This documentery called "the man who drank the universe" is very good and is what got me interested in it:


----------



## shy_guy (Oct 11, 2009)

Get the dvd to the spirt molicule as well. the visuals are so close to the real thing it gave me flashbacks of my ecsperience! A friend of mine extrated some a few weeks ago and I got like 160 mg left and I'm in no hurry to go back in! You may think you are ready but you can never prepare for what you experience! Set and setting are very important factor in doing this drug. Approach with respect and love and you can have a life changing experience =)


----------



## euphoria (Jan 21, 2009)

I tried making ayahuasca but I must've over-boiled the plant material, because it did nothing. Phail.


----------



## Brightpaperwarewolf (Oct 16, 2008)

euphoria said:


> I tried making ayahuasca but I must've over-boiled the plant material, because it did nothing. Phail.

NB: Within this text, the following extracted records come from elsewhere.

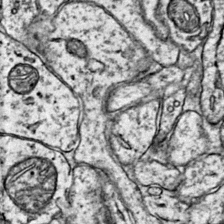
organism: Mouse
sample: Primary visual cortex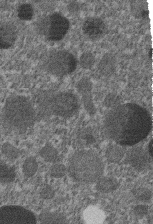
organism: C. elegans
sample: C. elegans embryo early stage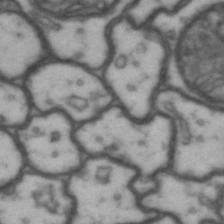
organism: Drosophila
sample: Brain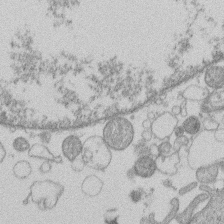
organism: Human
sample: Macrophage cells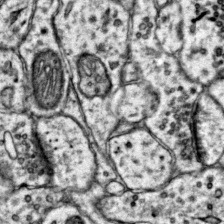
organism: Mouse
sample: Primary visual cortex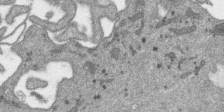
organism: Human
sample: Lung epithelial cells infected with SARS-CoV-2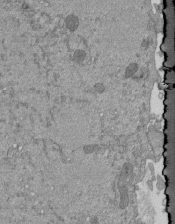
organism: Mouse
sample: ED-1 cell nuclei; centrioles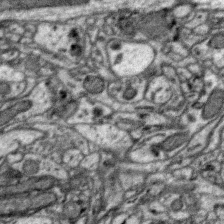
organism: Zebra finch
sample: Brain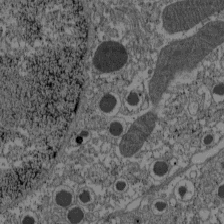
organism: C57BL Mouse
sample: Pancreatic islet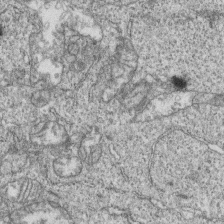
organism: Human
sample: HeLa cell HIV synapse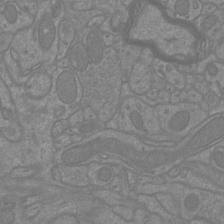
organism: Mouse
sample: Cortical neurons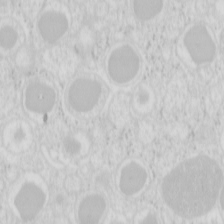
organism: Mouse
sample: Pancreas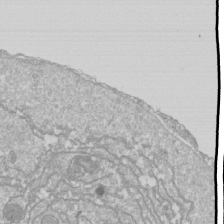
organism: Drosophila
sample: Cell division; meiosis; drosophila spermatocytes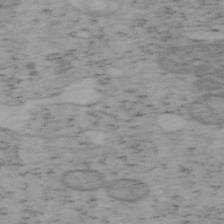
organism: Mouse
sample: OT-I killer T cells with ID8 ovarian cancer cells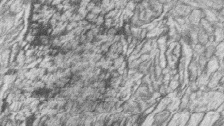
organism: Zebrafish
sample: synaptic ribbons in rod cells and cone cells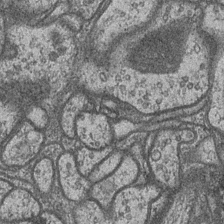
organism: Drosophila
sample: Optic medulla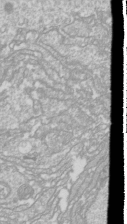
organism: Drosophila
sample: Cell division; meiosis; drosophila spermatocytes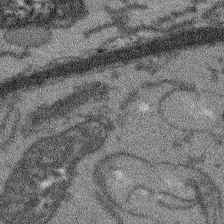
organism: Arabidopsis thaliana
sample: Root tip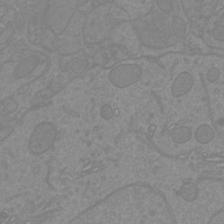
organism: Mouse
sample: Cortical neurons

It takes a few attempts to get it right. Pretty hit or miss.

You aren't missing much on the crystal. It's kinda like Salvia where you go to 0-60 in terms of breaking in and the discomfort initially. Although I would try both Ayahuasca and the crystal. It's pretty different in duration, visuals.


----------



## broflovski (Feb 1, 2011)

jim_morrison said:


> Have you read the book 'DMT; The Spirit Molecule', if not I'd definately recommend it, fascinating read, gives a good insight into the inner workings of the mind and the possible functions of the pineal gland.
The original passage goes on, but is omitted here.